## STORED DATA

▬▬▬

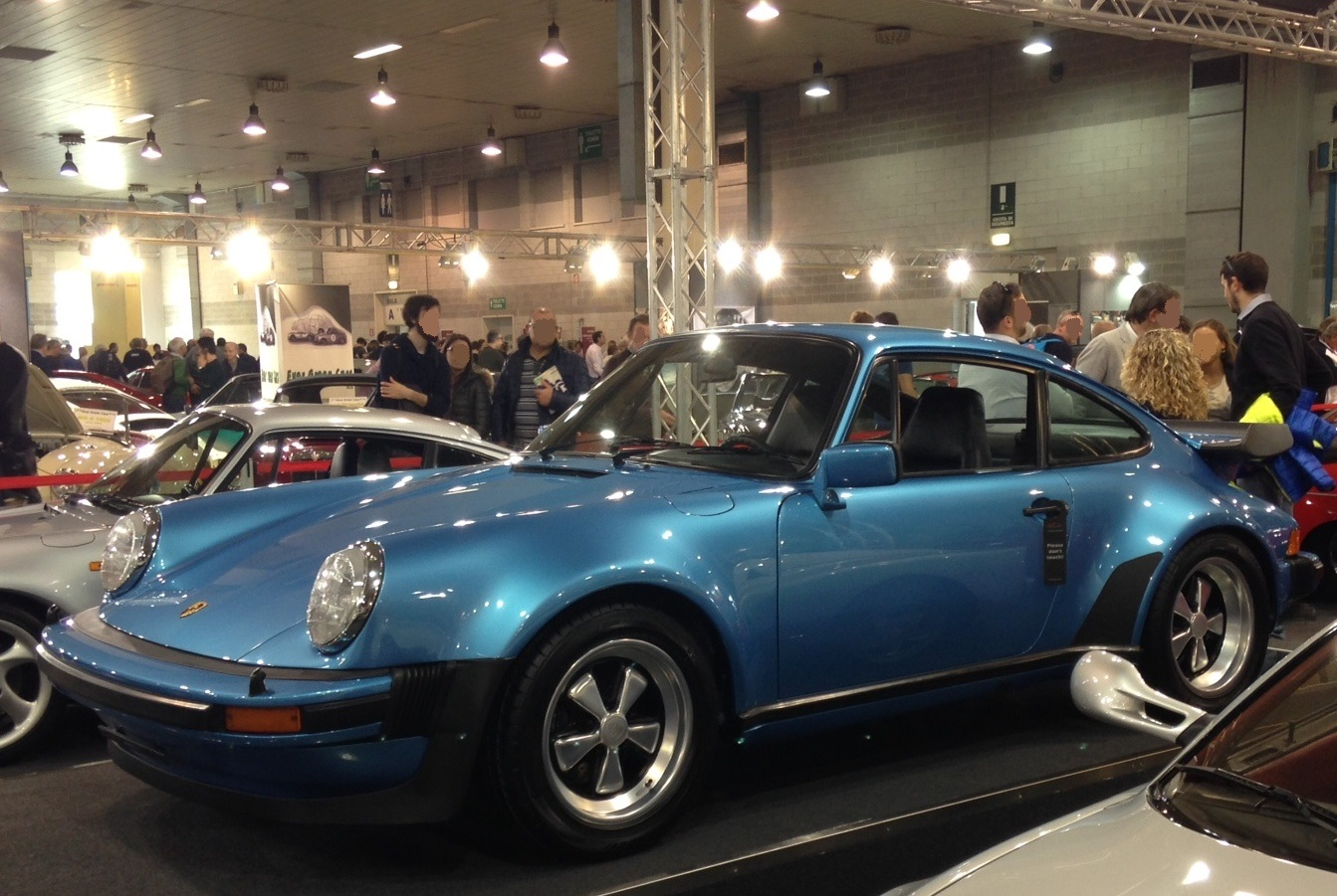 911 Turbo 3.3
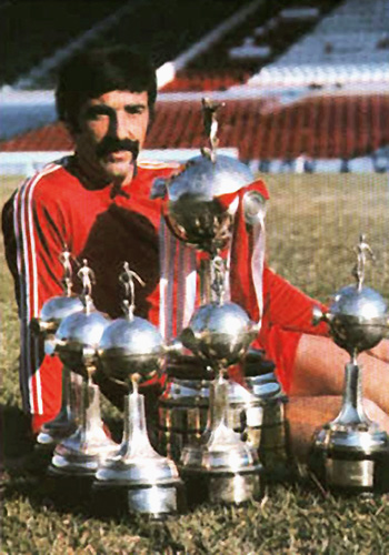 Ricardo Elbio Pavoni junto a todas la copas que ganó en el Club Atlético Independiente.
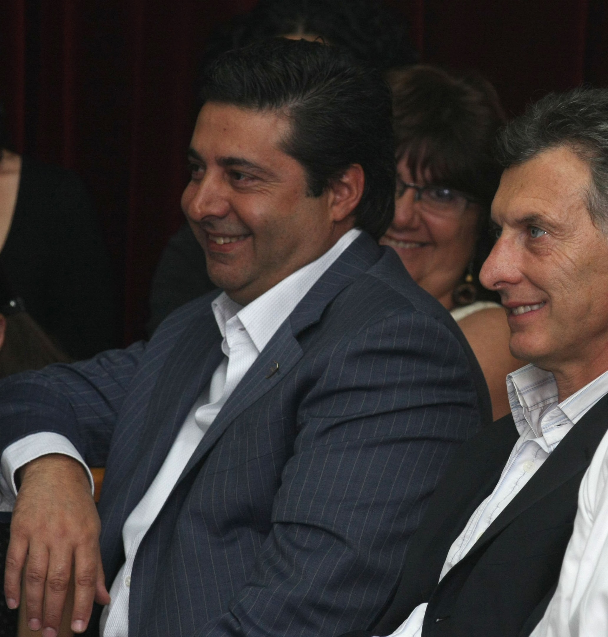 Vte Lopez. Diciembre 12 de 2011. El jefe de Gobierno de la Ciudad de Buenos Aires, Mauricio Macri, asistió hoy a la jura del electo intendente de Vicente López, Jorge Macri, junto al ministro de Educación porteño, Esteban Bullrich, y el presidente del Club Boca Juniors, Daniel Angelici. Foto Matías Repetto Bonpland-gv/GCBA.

▬▬▬

## YOUR TASK
Print the listing verbatim, images excluded.

## SOLUTION FOR THIS TASK
 911 Turbo 3.3
 Ricardo Elbio Pavoni junto a todas la copas que ganó en el Club Atlético Independiente.
 Vte Lopez. Diciembre 12 de 2011. El jefe de Gobierno de la Ciudad de Buenos Aires, Mauricio Macri, asistió hoy a la jura del electo intendente de Vicente López, Jorge Macri, junto al ministro de Educación porteño, Esteban Bullrich, y el presidente del Club Boca Juniors, Daniel Angelici. Foto Matías Repetto Bonpland-gv/GCBA.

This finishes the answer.